Ever since I saw how actions are just normal functions in Glimmer.js, I dropped placing my actions inside an action object. Now my usage is {{my-component foo=(action myAction)}} instead of {{my-component foo=(action 'myAction').
I haven’t had any problem with this setup so far. Why do we still need action these days? Am I missing out on some benefits if I don’t place it under action object?
because actions are defined under the actions namespace it avoids name collisions. For example if you want an update action but also have an update function you can separate the two. There have been cases when this has helped but it also might suggest using better naming to disambiguate anyways.
This seems more useful but by placing your functions into the actions section it clearly conveys to the casual reader your intent. One of the troubles with using functions like that is the reader doesn’t know right off if that function was passed in from the outside or defined in the current component while using the quoted version makes it clear that the action is defined in the component.
To further confuse the matter the very newest versions of ember will start using the @ and this symbols to disambiguate properties/functions passed in vs defined on the component itself. Which when widely available will no longer make point number 2 above relevant.
As far as I can tell at this stage of the ember standards, the difference between direct reference functions vs quoted actions is a matter of style. It was required way back when but today used more to help readers disambiguate the two while reading the code and will later be superseded by the built ins @/this in the future.

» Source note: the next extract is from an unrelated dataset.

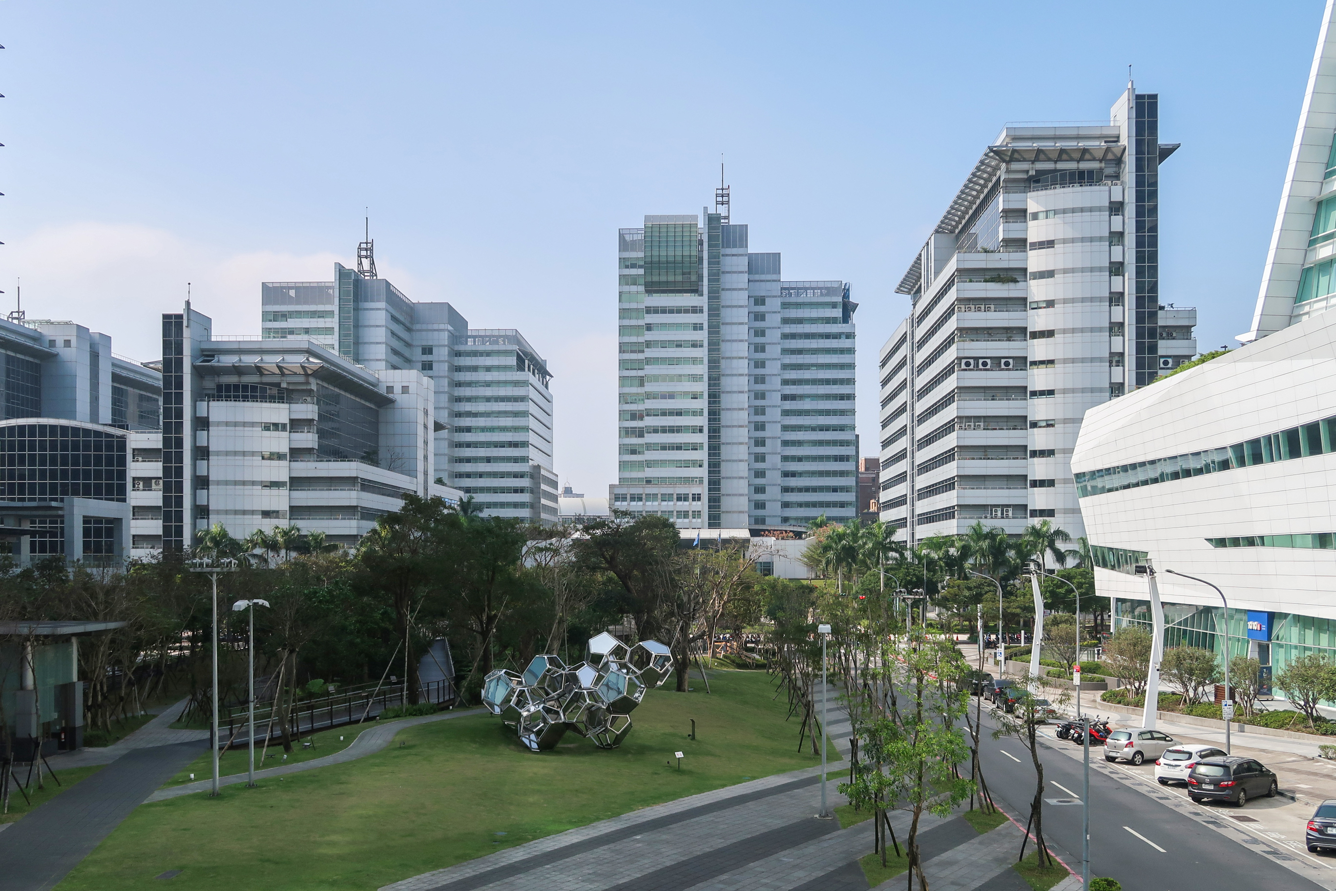 Nankang Software Park Phase 1

The biggest reason historically was naming collisions, especially between people’s actions and built in methods on Component like destroy. People would get very weird failures when they tried to use a name like that that was already in use.
It’s already possible to use native Class syntax for components in most situations, and there we can use decorators to make the distinction unambiguous without a separate actions hash.
That is the likely plan going forward. Once we can stabilize the decorator API and document it through an RFC process, it can become the default thing that we teach in the documentation, etc.
Hmm. Are you suggesting that we’ll have the @action decorator as a replacement to the action object? I don’t think that prevents the naming collision, will it?
If any, I think decorators like maybe @lifecycle solves the naming collisions from the perspective that this will run as part of the Component lifecycle
The larger naming collision issue will be resolved when we no longer are doing Object.assign(componentInstance, argumentsPassed), which is one of the goals of the larger Glimmer Components in Ember project.
As the destroy() wouldn’t be run as a lifecycle hook without the @lifecycle decorator. That’s why I think the @action is unnecessary. But this is probably a discussion for a future RFC. At least now I know that naming collision was one of the big issue why the action object exists.
I was also under the impression that actions declared in the actions hash had the equivalent of a .bind(this) added? Otherwise the function called from the template does not have the expected this value set.
It handles it for {{action 'myaction'}} but not for {{action myaction}} where myaction is a function declared directly on the component (not the actions hash).
I don’t think that’s right. action binds this in all cases.
The difference between {{action 'myaction'}} and {{action myaction}} is quite small. It’s just whether to look in the actions hash to find the handler.
The bigger difference is whether they are being used as helpers vs element modifiers:
Those situations are quite different. The first one is a helper, which returns a function (also called a “closure action”).
The second one is an element modifier, or as the docs say “in element space”.